Designing for Impact, Not Only Innovation
The duality of opportunity and risk is why organisations shaping AI must adopt a deeply intentional approach and have a clear ethical compass. AI’s future isn’t just about productivity or speed. If we want AI to deliver on its promise, its future must be guided by critical questions: Who does this serve? Who might it harm? Who is missing from the design process?
That’s where mission-led organisations come in, those committed to building AI that reflects the diversity, dignity, and the lived realities of the people it aims to serve.
It is encouraging to see that McKinsey reports a threefold increase in AI-for-social-good use cases from fewer than 200 in 2018 to over 600 today. In a study of 20,000 companies, 40% were found to be contributing directly or indirectly towards one of the United Nation’s 17 SDGs furthering our conviction in the potential of AI for the greater good.

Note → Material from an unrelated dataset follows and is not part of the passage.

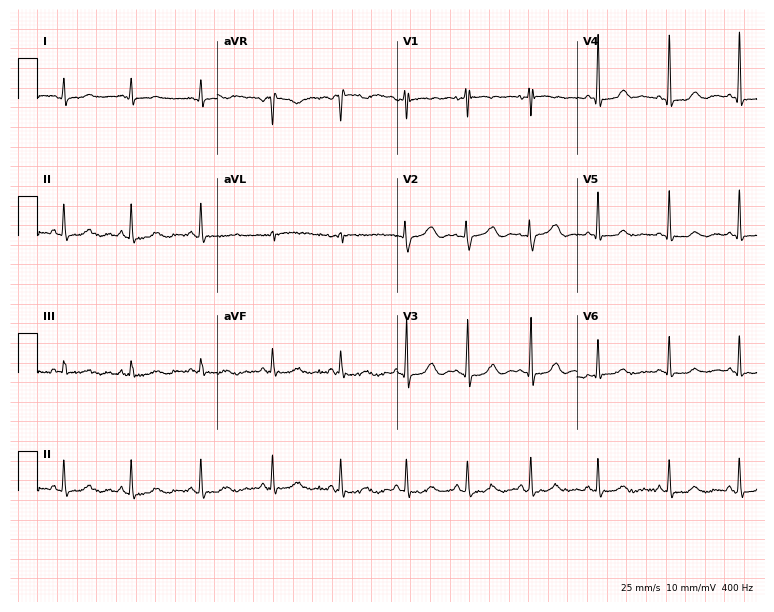
Standard 12-lead ECG recorded from a woman, 34 years old. None of these six findings is recorded: first-degree AV block, right bundle branch block, left bundle branch block, sinus bradycardia, atrial fibrillation, sinus tachycardia. Only these six findings were labelled.

But this shift is only just the beginning and we need more of it. More attention, more investment, and more bold efforts to apply AI in ways that deliver tangible, positive outcomes.
Why She Shapes AI
At She Shapes AI, this is at the heart of what we aim to do: rebalance who builds and benefits from AI and to what end. We exist to amplify voices, innovations, and leadership of women who are shaping AI responsibly.
Because when AI is done well, it serves everyone.